I am trying to reproduce a neural network for shape and appearance disentangling [https://arxiv.org/pdf/1903.06946.pdf]. The network was written in Tensorflow and I want to write it in PyTorch. The Model looks as follows:

class Model(nn.Module):
    def __init__(self, parts=16, n_features=32):
        super(Model, self).__init__()
        self.device = torch.device('cuda' if torch.cuda.is_available() else 'cpu')
        self.E_sigma = E(3, parts, residual_dim=64, sigma=True)
        self.E_alpha = E(1, n_features, residual_dim=64, sigma=False)
        self.decoder = Decoder(parts, n_features)

    def forward(self, x):
        sig, stack = self.E_sigma(x)
        f_xs = self.E_alpha(stack)
        alpha = get_local_part_appearances(f_xs, sig)
        mu, L_inv = get_mu_and_prec(sig, self.device)
        encoding = feat_mu_to_enc(alpha, mu, L_inv, self.device)
        reconstruction = self.decoder(encoding)
        return reconstruction

The model consists of three nn.modules, which are E_sigma, E_alpha and Decoder. As an example, it looks as follows:

class E(nn.Module):
    def __init__(self, depth, n_out, residual_dim, sigma=True):
        super(E, self).__init__()
        self.sigma = sigma
        self.hg = Hourglass(depth, residual_dim)  # depth 4 has bottleneck of 4x4
        self.n_out = Conv(residual_dim, n_out, kernel_size=1, stride=1, bn=True, relu=True)
        if self.sigma:
            self.preprocess_1 = Conv(3, 64, kernel_size=6, stride=2, bn=True, relu=True)  # transform to 64 x 64 for sigma
            self.preprocess_2 = Residual(64, residual_dim)
            self.map_transform = Conv(n_out, residual_dim, 1, 1)    # channels for addition must be increased

    def forward(self, x):
        if self.sigma:
            x = self.preprocess_1(x)
            x = self.preprocess_2(x)
        out = self.hg(x)
        map = self.n_out(out)
        if self.sigma:
            map_normalized = F.softmax(map.reshape(map.size(0), map.size(1), -1), dim=2).view_as(map)
            map_transform = self.map_transform(map_normalized)
            stack = map_transform + x   # Why not stack? x is much larger than map_transform, so it is almost no impact
            return map_normalized, stack
        else:
            return map

Also there are three functions, which transform the data.
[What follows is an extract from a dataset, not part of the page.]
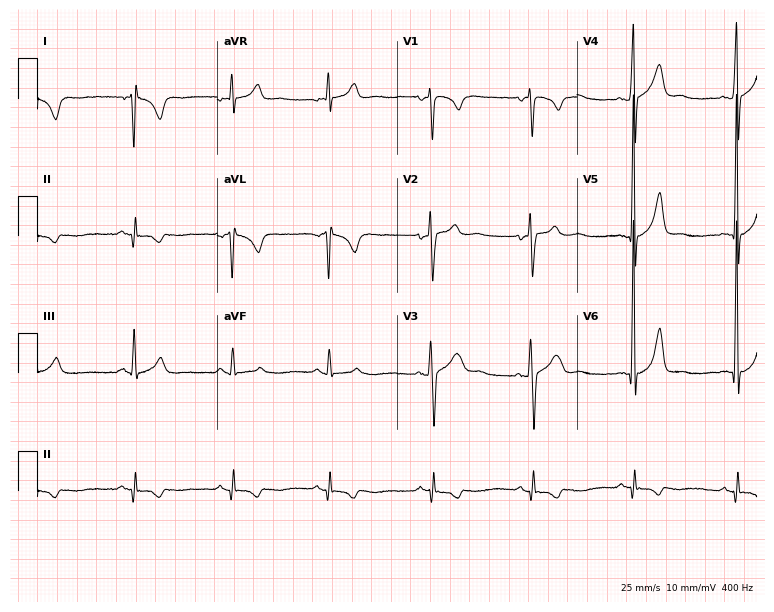
ECG — a 40-year-old male. Screened for six findings — first-degree AV block, right bundle branch block (RBBB), left bundle branch block (LBBB), sinus bradycardia, atrial fibrillation (AF), sinus tachycardia — none is recorded. Findings outside these six are not listed.
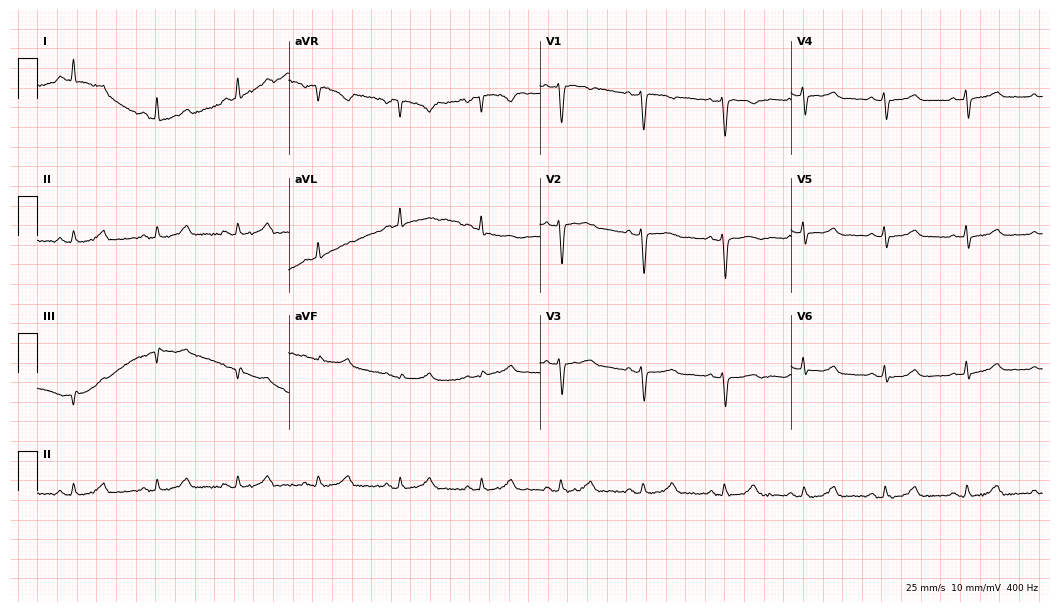
ECG — a female patient, 47 years old. Labelled as a normal ECG.

I am trying to test, whether the model is converging if I just feed it with a single input and let it train for some time:

def train():
    device = torch.device('cuda' if torch.cuda.is_available() else 'cpu')
    net = Model().to(device)
    net.train()
    optimizer = torch.optim.Adam(net.parameters(), lr=1e-4)
    criterion = nn.MSELoss().to(device)
    img = torch.randn(1, 3, 128, 128).to(device)
    for epoch in range(1000):
        optimizer.zero_grad()
        prediction = net(img)
        loss = criterion(prediction, img)
        loss.backward()
        optimizer.step()
        if epoch % 10 == 0:
            print(loss)

The model has about 12 million parameters and unfortunately for that single input, the loss always converges at about 0.5. Is that a sign, that there is a problem with my architecture? What could be the reason for that?

Small update: I figured out, that the network makes all output values to zero - how can that be?!

Edit: Got it - The model finished with a sigmoid activation function, while the input was a non-normalized image :slight_smile: